関ケ原の戦い。その結末を知っていても、細かいことは知らずにいた。実は戦をする前に勝敗は決していたともいえる。    幼いころからテレビで見ていた時代劇はたいていが潔癖な正直者正義漢が勝つものだった。しかし、この戦国時代はもっともっとどろどろの義や恩よりも利や保身を探って動く実に腹...

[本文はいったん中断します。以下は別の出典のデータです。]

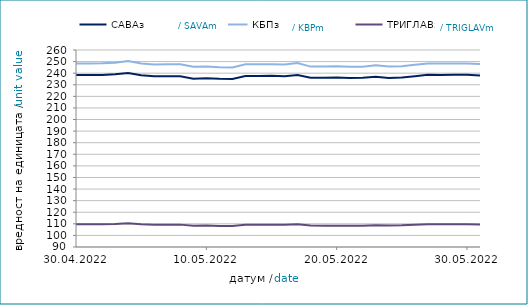
| Category | САВАз | КБПз | ТРИГЛАВз |
|---|---|---|---|
| 2022-04-30 | 238.322 | 248.326 | 109.545 |
| 2022-05-01 | 238.334 | 248.339 | 109.549 |
| 2022-05-02 | 238.499 | 248.505 | 109.59 |
| 2022-05-03 | 238.974 | 248.93 | 109.765 |
| 2022-05-04 | 240.175 | 250.506 | 110.424 |
| 2022-05-05 | 238.236 | 248.337 | 109.581 |
| 2022-05-06 | 237.262 | 247.574 | 109.289 |
| 2022-05-07 | 237.314 | 247.641 | 109.303 |
| 2022-05-08 | 237.325 | 247.654 | 109.307 |
| 2022-05-09 | 235.23 | 245.484 | 108.393 |
| 2022-05-10 | 235.725 | 245.852 | 108.468 |
| 2022-05-11 | 235.214 | 245.108 | 108.213 |
| 2022-05-12 | 235.022 | 245 | 108.193 |
| 2022-05-13 | 237.541 | 247.638 | 109.219 |
| 2022-05-14 | 237.669 | 247.797 | 109.283 |
| 2022-05-15 | 237.681 | 247.81 | 109.287 |
| 2022-05-16 | 237.332 | 247.556 | 109.251 |
| 2022-05-17 | 238.468 | 248.718 | 109.695 |
| 2022-05-18 | 236.036 | 245.678 | 108.476 |
| 2022-05-19 | 236 | 245.718 | 108.387 |
| 2022-05-20 | 236.189 | 245.907 | 108.437 |
| 2022-05-21 | 235.941 | 245.601 | 108.319 |
| 2022-05-22 | 235.953 | 245.614 | 108.323 |
| 2022-05-23 | 236.996 | 246.774 | 108.824 |
| 2022-05-24 | 235.792 | 245.731 | 108.458 |
| 2022-05-25 | 236.229 | 246.079 | 108.664 |
| 2022-05-26 | 237.416 | 247.237 | 109.15 |
| 2022-05-27 | 238.636 | 248.402 | 109.654 |
| 2022-05-28 | 238.527 | 248.258 | 109.595 |
| 2022-05-29 | 238.539 | 248.271 | 109.599 |
| 2022-05-30 | 238.654 | 248.348 | 109.638 |
| 2022-05-31 | 238.042 | 247.86 | 109.371 |

関ケ原の戦い。その結末を知っていても、細かいことは知らずにいた。実は戦をする前に勝敗は決していたともいえる。    幼いころからテレビで見ていた時代劇はたいていが潔癖な正直者正義漢が勝つものだった。しかし、この戦国時代はもっともっとどろどろの義や恩よりも利や保身を探って動く実に腹黒い政治力によって生き抜き合戦があったようだ。  そんな中で西軍の大谷吉嗣や島左近たちの命を惜しまない男気のある戦いぶりは実に爽快だった。その家来たちも負けるとわかっていながら大将の「逃げよ」という勧めにも従わず、堂々と死地に赴いていく。この潔さの余韻は胸をうたれ、深く余韻が残った。  一度は逃げた石田三成もかくまってくれた農民に被害が及ぶのを憂い、やがて東軍の追手のもとに身を捧げている。皆、いさぎよく死んでいく。  現代は生きてるだけで儲けものという言葉をよく聞く。もちろんそういう時代である。だが、この小説の時代は死ぬことの美学があり、あっぱれな死に様は名誉尊厳とともに後々の今になってもなお、息づいている。  もしこの時代に将軍としての身分があったなら、自分は決して家康のような切れ者にはなれないし、悲しいかな石田三成のように生き下手で人間感情に鈍い武将であったと思う。できれば友情、義を重んじいさぎよく死んでいった大谷吉嗣に憧れる。決して小早川のような後代数百年後まで馬鹿にされるような将軍にはなりたくなかったと思う(わからんけど)。  最後の初芽と黒田 如水を登場させてこの物語を締めくくったのは血生臭い戦の物語をそこそこきれいに洗い流してくれたように思う。  上巻は8日間で。中巻は3日。下巻はほぼ1日で読んだ。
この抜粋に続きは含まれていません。